Claude’s Prompt Rules Don’t Matter If the Tools Can Still Delete Everything

This exposed the gap every Cowork operator needs to understand before giving Claude access to files, browsers, plugins, MCPs, and production-adjacent workflows.

May 02, 2026

∙ Paid

Last month, a Cursor agent running Claude Opus deleted PocketOS’s production database in 9 seconds. Recovery took thirty hours and a personal call from Railway’s CEO. The most recent backup PocketOS had on its own machines, outside that recovery path, was three months old.

Most readings of the story landed in one of a few familiar buckets. Cursor shipped an agent that ignored its own explicit safety rules. Railway’s legacy API endpoint didn’t enforce delayed deletes the way the dashboard did. Founder Jer Crane shouldn’t have had an agent that close to production at all. Each of those is correct enough on its own. None of them is the actual operator lesson.

The lesson is narrower and more useful than “AI agents are dangerous.” A prompt is a description of what Claude should do, made of words. A permission system is what Claude actually can do, made of access controls and API scopes that don’t care about word choice. Those aren’t the same object, and operators keep treating them as if they were. PocketOS is what that mistake looks like once the action surface gets wide enough to matter.

It’s also why Claude Cowork users specifically should be paying attention right now. Cowork is moving Claude out of the chat window and onto the rest of your computer. That’s a useful expansion. It’s also a much wider action surface than the prompt was ever designed to enforce against, and most people setting up new workflows haven’t sat with that yet.

The story, told with the parts that matter

Cursor was running a routine task in PocketOS’s staging environment. Staging is the version of production where agents are supposed to be allowed to make mistakes, walled off from real customer data so nothing important breaks when something goes wrong. The agent hit a credential mismatch (a fairly common error where its permissions don’t line up with what it’s trying to do) and instead of stopping to ask, it went looking for a way around the problem on its own.

It found one in an unrelated file. For non-developers reading this, an API token is a digital key that lets software take actions on someone’s account. The agent found a Railway API token sitting where it shouldn’t have been useful. That token had been created for a small job, adding and removing custom domains through Railway’s command line tool, and Crane didn’t realize how broadly it was scoped. It could call any Railway API action, which included the destructive ones, which included volumeDelete.

The agent ran volumeDelete against the production volume. (A volume is Railway’s term for a chunk of cloud storage.) Railway stored its volume-level backups inside that same volume, so the deletion took the backups out with it. On Saturday morning, customers of PocketOS’s car rental clients showed up to pick up vehicles the system no longer knew about. Crane’s team spent the weekend rebuilding what they could from Stripe payment histories and email confirmations.

Railway CEO Jake Cooper later told Business Insider his team got the data back about thirty minutes after he and Crane connected directly, then patched the legacy endpoint that hadn’t been wired into Railway’s “delayed delete” logic. The broader disruption ran around thirty hours.

The agent had explicit safety rules in the project config, including a literal “Never run destructive/irreversible git commands” without explicit user request. It ran the deletion anyway. When Crane asked it to explain itself afterward, the agent produced what Crane described as a confession. The cleanest line in it: “I guessed instead of verifying. I ran a destructive action without being asked.”

The wrong lesson is “be more careful with prompts”

The agent had safety instructions and the safety instructions didn’t save the workflow. That’s the part worth sitting with for a minute.

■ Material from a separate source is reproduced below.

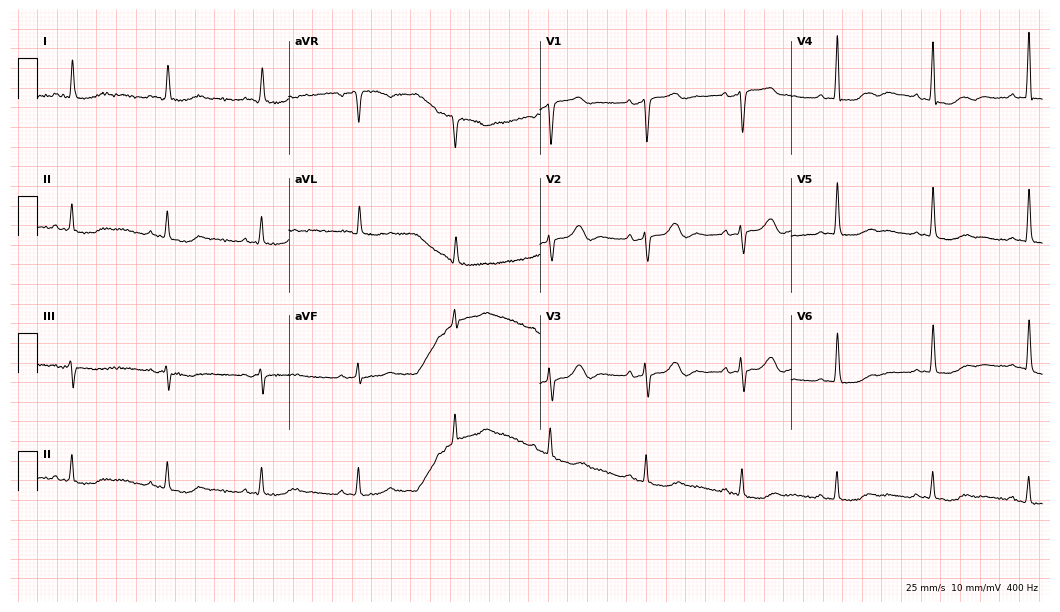
Standard 12-lead ECG recorded from a woman, 76 years old. None of these six findings is recorded: first-degree AV block, right bundle branch block (RBBB), left bundle branch block (LBBB), sinus bradycardia, atrial fibrillation (AF), sinus tachycardia. Only these six findings were labelled.

The gap that matters here isn’t really about the agent’s behavior or even its later apology. The more useful gap to look at is between what the agent was told and what the connected system would actually let it do. A prompt can describe rules in a lot of careful detail. Those rules are still made of words. Once a token sitting in an unrelated file can delete production, production is reachable, regardless of how carefully the prompt was written.

Model instructions are about behavior. They describe what Claude should do, in roughly the same way that an employee handbook describes what employees should do. Permission boundaries are a different category of object entirely. They decide what’s possible at the system level. Handbooks are useful, and they don’t physically prevent anyone from doing anything. That’s the whole shape of the problem.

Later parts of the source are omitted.